More often than not it was nonsensical and grammatically incorrect, so I had to make the decision to essentially hard code what kind of phrases it would allow, in the form of parts of speech sequences (vbg prp$ nn). Previously I was using a system that allowed me to specify catch-alls (vbg * nn, which in this case would mean a gerund verb, followed by anything, followed by a noun). I got rid of this system (though not completely) and instead made it explicit about what it allowed.
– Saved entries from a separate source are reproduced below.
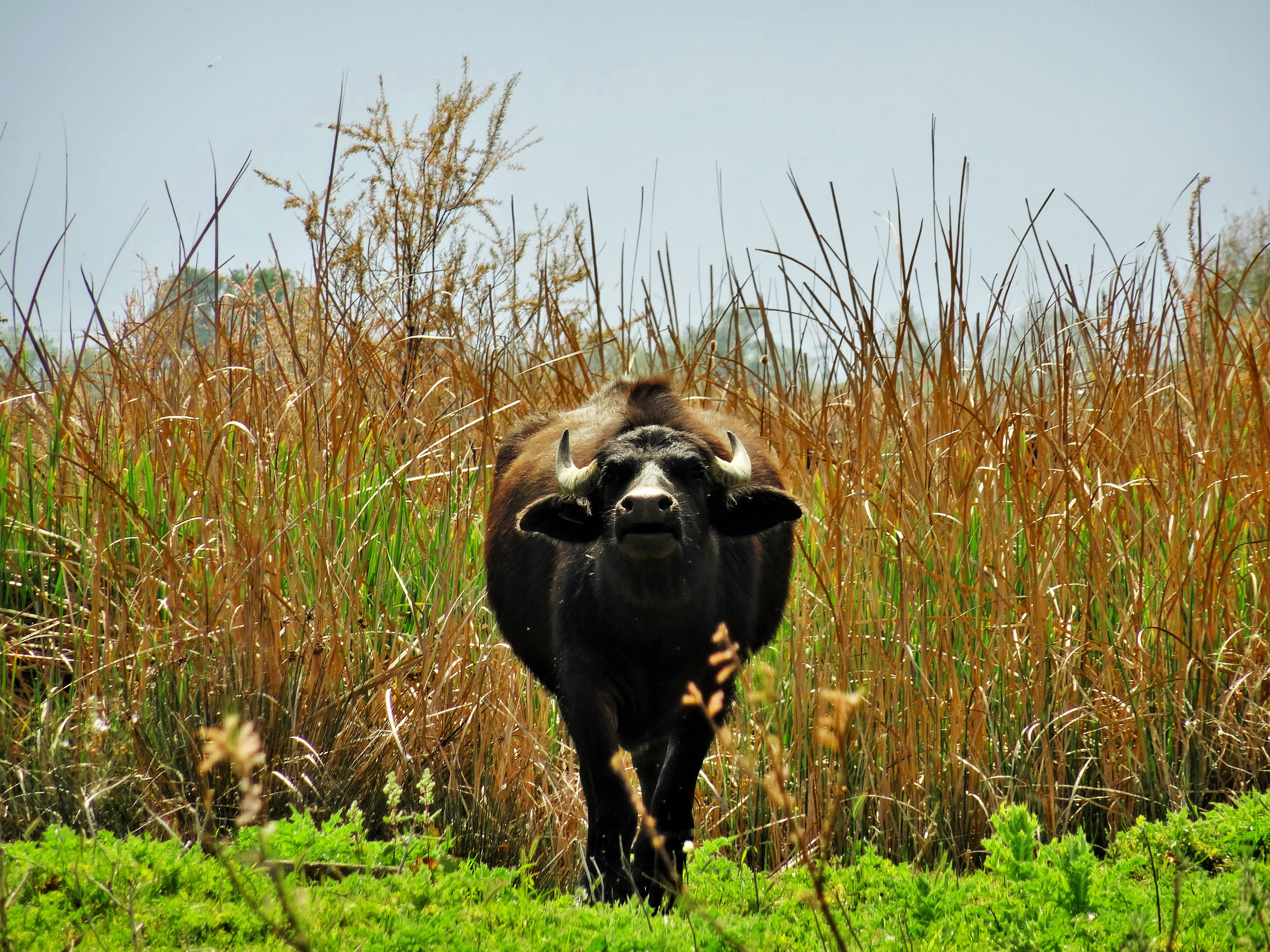 Βουβάλος/Νεροβούβαλος/Δέλτα Αξιού/Εθνικό Πάρκο This is a photography of Natura 2000 protected area with ID GR1220002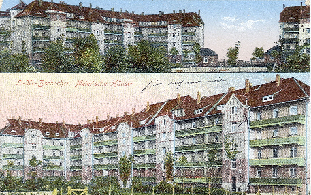 Postkarte, undatiert ( ca.1914 ). Beschriftung: "L.-Kl.Zschocher - Meier´sche Häuser." Handschriftliche Anmerkung: "Hier wohnen wir."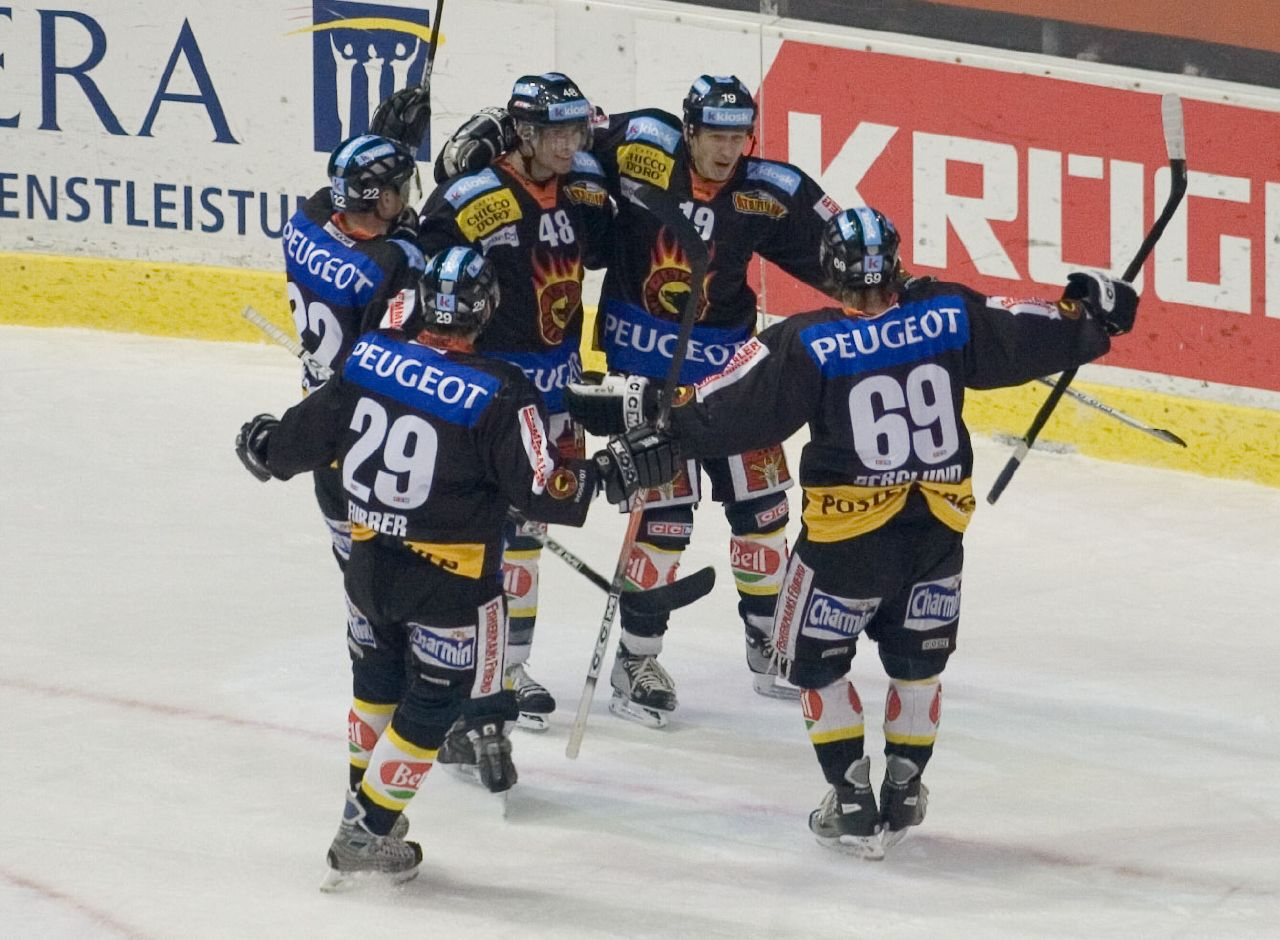 Torjubel (SC Bern gegen Fribourg-Gottéron)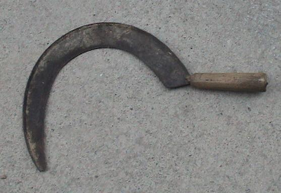 Sichel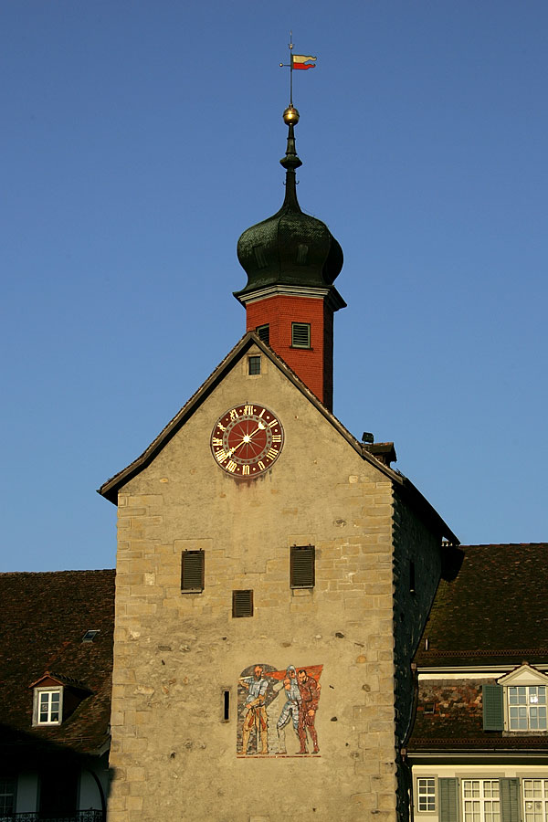 Bogenturm in Bischofszell

You can see the full list in the source code here.

After this change, I’d say the bot produces understandable sentences about 90% of the time. Whether or not they’re funny or interesting or good is another discussion.

###Future Improvements

I’d love to be able to detect run-on sentences, but for now my proxy for them is another first person term like “I’m” or “I’ll”, which usually signal the start of a run-on.

Right now the bot’s biggest weakness is when people use verbs as adjectives, which I can’t detect properly. For example, it thinks “living room floor” is a verb phrase, which doesn’t make sense. I partially solved the above example by not allowing phrases in the form of vbg nn nn, but sometimes things still slip through. Also, my use of “I just” is presumptuous because it assumes the start of the sentence or phrase, but often the bot will get tripped up by sentences like “The rug I just bought”, which has an implied “that”. If anyone knows how to figure out how to account for this stuff, let me know.

If you’re interested, you can see the full source code here.

I also made a diagram/flow chart to explain how it works, if you’re into that kind of stuff.

* I did code v1 in a weekend, but after all the iterations (plus the time it took me to write this blog post), it’s been more like three weeks.